Our Poet Theologian in Virtual Residence, Hannah Stone, reflects on time in lockdown as a period we share with all on the same journey, asking us to consider if we have commodified time:
We hear some talk today about how much more time we have in lockdown, and accounts of all the things people are doing that they didn’t have time for before – turning out kitchen cupboards, sorting old photos, tidying gardens. There was some controversy recently when a yoga guru suggested that if you didn’t use this extra time to learn a new skill it wasn’t that you were too busy before, it was that you lacked discipline. That was an unwelcome message for people concerned with the mental health implications of the ‘new normal’ and the pressure to be productive, when many of us feel restless, lethargic, or otherwise disinclined to be active. And for some of us, lockdown and social distancing means additional expenditure of time learning new digital skills; more protracted journeys to work; ‘popping to the shops for a few bits’ has become an expedition requiring planning to queue patiently, two metres apart.
‘Dwell time’ is the phrase used to describe the waiting time of a train in a station while passengers get on and off. It is a necessary stasis between two end points (and likely to become more protracted as restrictions ease somewhat, whilst social distancing remains in place). Maybe lockdown is a sort of dwell time, a period we share with those on the same journey though we may get on and off at different stations.

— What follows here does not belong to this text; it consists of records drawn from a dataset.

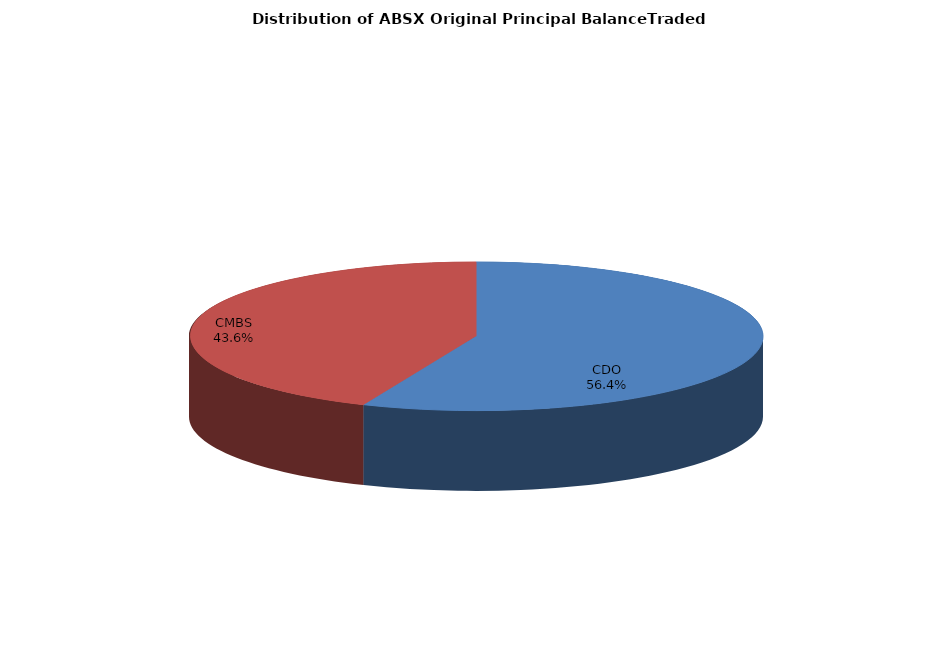
| Category | Series 0 |
|---|---|
| CDO | 2811235841.848 |
| CMBS | 2173178024.516 |
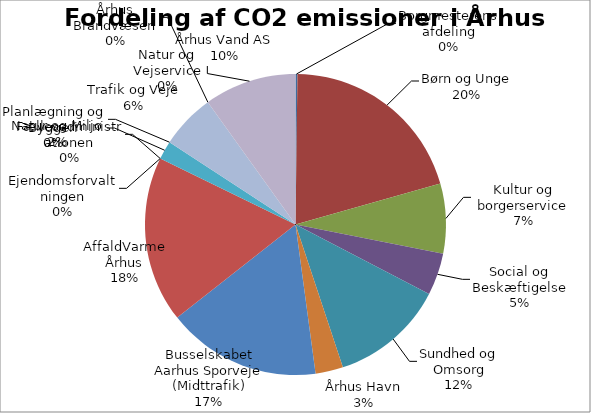
| Category | Series 0 | Series 1 |
|---|---|---|
| Borgmesterens afdeling |  | 219.07 |
| Børn og Unge |  | 21488.727 |
| Kultur og Borgerservice |  | 7890.314 |
| Social og Beskæftigelse |  | 4758.175 |
| Sundhed og Omsorg |  | 12925.643 |
| Århus Havn |  | 3122.408 |
| Busselskabet Aarhus Sporveje (Midttrafik) |  | 17393.148 |
| AffaldVarme Århus |  | 18778.618 |
| Ejendomsforvaltningen |  | 0 |
| Fællesadministrationen |  | 0 |
| Natur og Miljø |  | -2090.261 |
| Planlægning og Byggeri |  | 0 |
| Trafik og Veje |  | 6208.786 |
| Natur og Vejservice |  | 0 |
| Århus Brandvæsen |  | 0.061 |
| Århus Vand AS |  | 10420.878 |
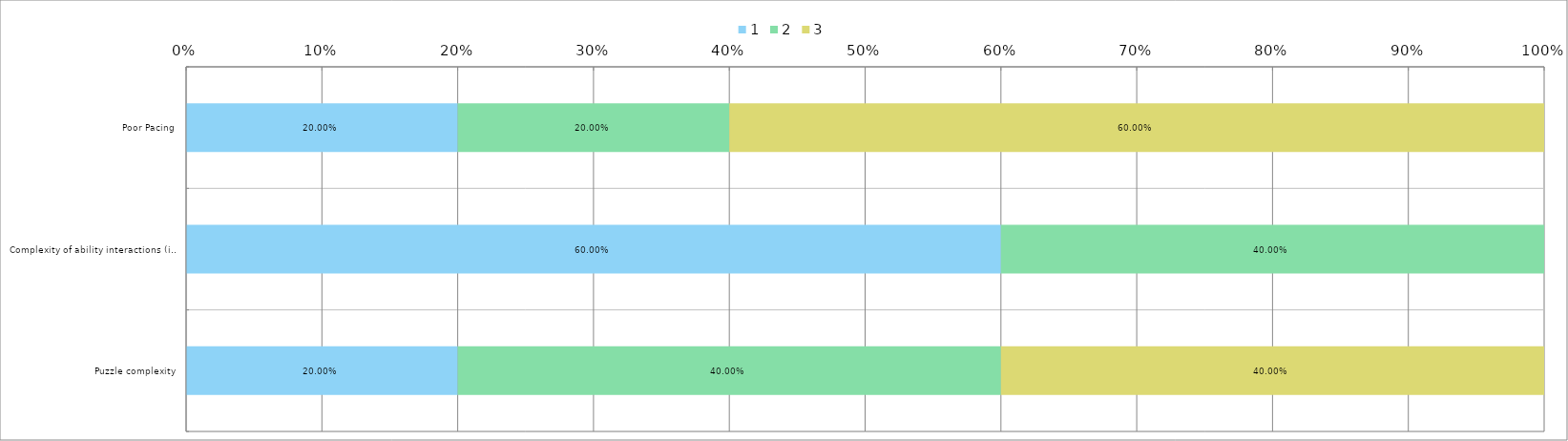
| Category | 1 | 2 | 3 |
|---|---|---|---|
| 0 | 0.2 | 0.2 | 0.6 |
| 1 | 0.6 | 0.4 | 0 |
| 2 | 0.2 | 0.4 | 0.4 |
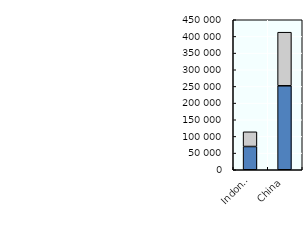
| Category | 0-14 year olds | 15-24 year olds |
|---|---|---|
| Indonesia | 69742.692 | 44122.208 |
| China | 251927.887 | 160749.902 |
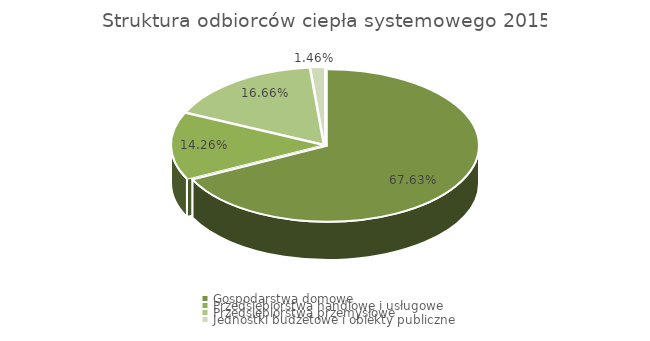
| Category | Series 0 |
|---|---|
| Gospodarstwa domowe | 0.676 |
| Przedsiębiorstwa handlowe i usługowe | 0.143 |
| Przedsiębiorstwa przemysłowe | 0.167 |
| Jednostki budżetowe i obiekty publiczne | 0.015 |
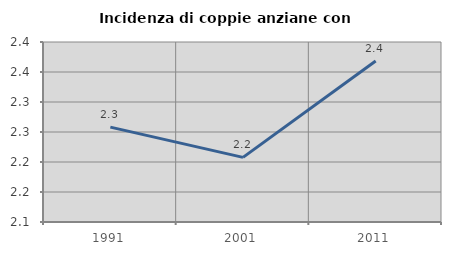
| Category | Incidenza di coppie anziane con figli |
|---|---|
| 1991.0 | 2.258 |
| 2001.0 | 2.208 |
| 2011.0 | 2.368 |

I could be using all my ‘extra time’ to finally get to grips with T S Eliot’s Four Quartets, which circles round time from the opening lines of ‘Burnt Norton’ onwards:
Time present and time past
Are both perhaps present in time future,
And time future contained in time past.
If all time is eternally present
All time is unredeemable.
As always with TSE, the language is deceptively simple, and the meaning multi-layered. The concept of ‘eternally present’ suggests the practice of mindfulness (to which I shall return on another occasion), but the word that sticks out for me here is ‘unredeemable’. At one level this resonates with Eliot’s recent conversion to Christianity at the time he wrote the poem, a reference to the salvific sacrifice of Jesus on the cross. But it also invokes a sense of getting something back, which led me to think about the commodification of time. So I drafted this:
Time has not stopped.
Sixty minutes still pace each hour;
as many seconds run to catch up.
It is time to dust off the diary,
to let it fall open at the space called ‘today’,
a place between yesterday and tomorrow.
A passage in which to live.
There are still twenty four hours in each day, no more, no less. Have we commodified time? Do we see it as something we have somehow purchased and need to get value out of? Or is it simply the passing of the hours and minutes we share, in our diverse ways, alongside every other human on the planet?